Initially, the Lambdas only interested me because they could easily provide my
"scrapers" with a nice and reliable way to access rotating IPs in the several
regions I need my script to work in. Shortly, I realized that it could offer
me quite a bit more than that: it could abstract away the troubles of creating
the architecture needed for running distributed tasks in the background.

Scalability was basically not a concern at all in my case, so Lambdas weren't
really adding much value in that regard. However, with the isolation of
functions into independent units that could asynchronously be invoked from my
code abstracted a lot of infrastructure work. I no longer needed to code a
background worker, I didn't need to care about queueing up jobs, and if I ever
needed to scale larger - I was already there.

Hooooowever, that's not a complete picture.

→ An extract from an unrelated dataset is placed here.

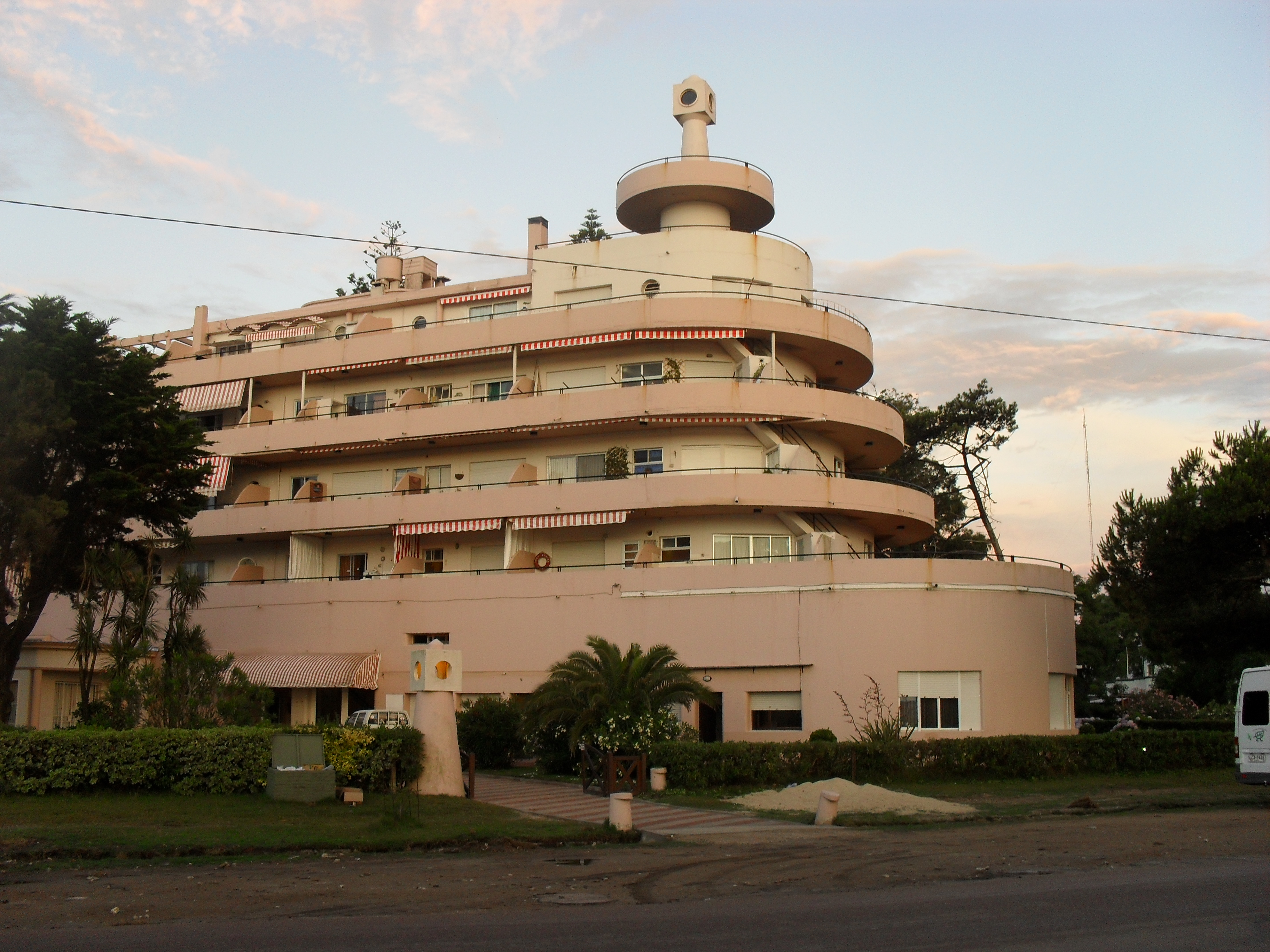 Edificio perteneciente al ex-hotel Planeta Palace. Hoy en día, actúa como un edificio de apartamentos. Fue declarado Monumento Histórico Nacional. Se ubica en la Rambla Mansa de Atlántida, Municipio de Atlántida, Departamento de Canelones, Uruguay.

Yeah, I was kind of able to set up
everything in a way that would do all the things I mentioned but it was only
after a bunch of cursing and frustration.

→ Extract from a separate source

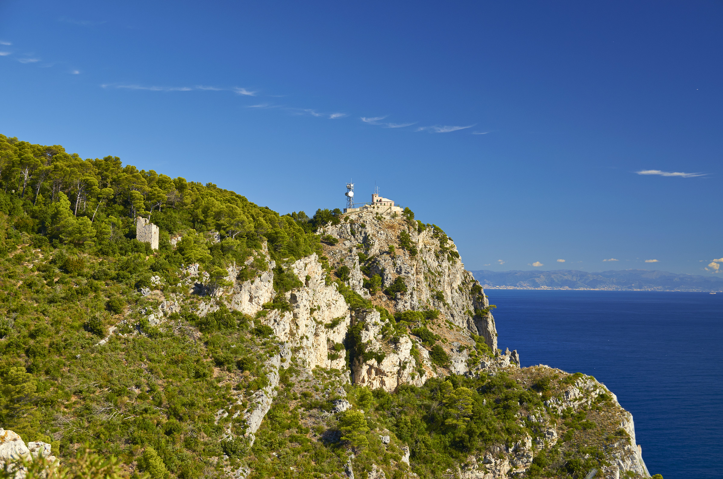 Il Semaforo di capo Noli

The documentation sucked. Packaging dependencies for deployment sucked. The
deployment itself sucked. Figuring out how to invoke it in a way that I wanted
sucked. In the end, although the service was one of a kind, the unintuitive
experience of working with it left me wanting for an alternative that does the
same thing... but well.

My experience is definitely biased, I was not looking for something that would
solve my scalability issues, I was looking for a solution that could abstract
the architectural headaches. In that regard, it failed me.